Indeed, the hottest tax issue over the next two years is likely to be
the refundable tax credit, a phrase so colorless and technocratic that
it does not even appear in a description of Mr. Obama's tax agenda on
the White House Web site. Instead, the site simply says the president's
plan would provide "broad-based relief to middle-class families,"
restore "fairness" to the tax code and "restore bottom-up economic
growth that creates good jobs in America."
But refundable tax credits would be Mr. Obama's primary tool to get
more money to the poorest households in the country.
A refundable tax credit -- like the $1,000 child tax credit -- provides
a "refund" to people even if they earned so little money that they owed
no income taxes.
The $1,000 Child Tax Credit, for example, entitles a family to subtract
$1,000 from the tax bill for each child in the household. But under
current law, the tax credit was of no use to families with incomes
below $12,550, which were too poor to owe any taxes at all. About 6.3
million low-income children were cut off entirely from the benefit in
2007, and an additional 4 million children received only partial
credit, according to estimates by the Tax Policy Center.
THE stimulus bill that passed the House on Jan. 28 would allow any
family to collect the refund, even if the family had no income. The
bill would cost $18 billion over two years. A Senate version of the
stimulus bill would refund the tax credit to families with incomes as
low as $6,000.
By their nature, refundable tax credits are anti-poverty measures that
take money from those who are more affluent and put it in the hands of
people with low incomes.
The concept has been around awhile. The Earned Income Tax Credit
already pays out more than $40 billion a year, mostly to low-income,
working single parents who can receive as much as $4,500 a year.

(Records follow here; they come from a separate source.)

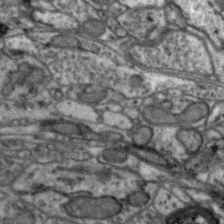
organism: Zebra finch
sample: Brain
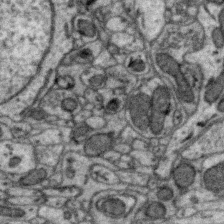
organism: Zebra finch
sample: Brain
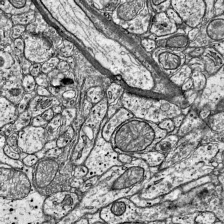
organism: Mouse
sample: Visual Cortex
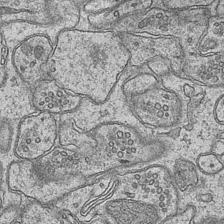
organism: Mouse
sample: CA1 Hippocampus
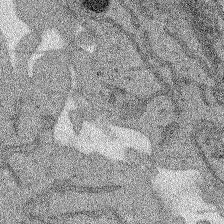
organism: Human
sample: HeLa cells
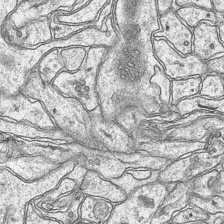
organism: Mouse
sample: CA1 Hippocampus
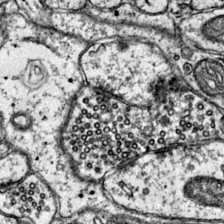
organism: Mouse
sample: Primary visual cortex
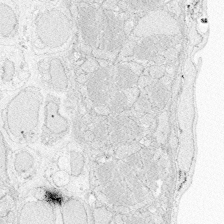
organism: Zebrafish
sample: Whole-Brain
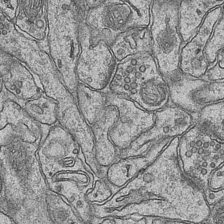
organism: Mouse
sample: CA1 Hippocampus
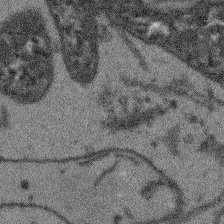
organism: Arabidopsis thaliana
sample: Root tip
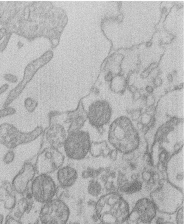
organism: Human
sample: Macrophage cells
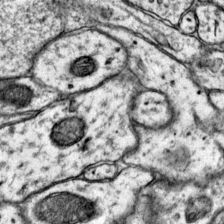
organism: Mouse
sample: Primary visual cortex
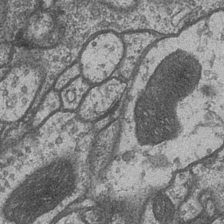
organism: Drosophila
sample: Optic medulla
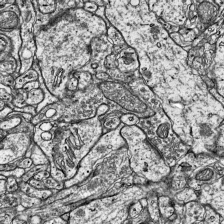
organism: Mouse
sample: Visual Cortex

Supporters often call it the federal government's biggest antipoverty
program.
But Mr. Obama would expand such credits and add new ones. One of his
signature proposals, the "Making Work Pay" credit, would provide up to
$500 to most American workers. The House and Senate have included it in
their versions of the stimulus package. Over two years, it would cost
about $145 billion.
Likewise, the House and Senate bills also incorporate Mr. Obama's
proposals to turn existing tax breaks for college tuition into
refundable tax credits.
When Senate Republicans proposed last week to double the existing tax
credit for first-time home buyers, to $15,000, Senate Democrats not
only signaled their support but proposed making it refundable, as well.
In the end, they decided to make the tax credit not refundable, but
available to all home buyers.
But that comparative harmony is likely to dissolve, especially once
panic about the economy subsides and Democrats take a fresh look at
repealing tax cuts for people at the top. At that point, the tug-of-war
between rich and poor can be expected to resume.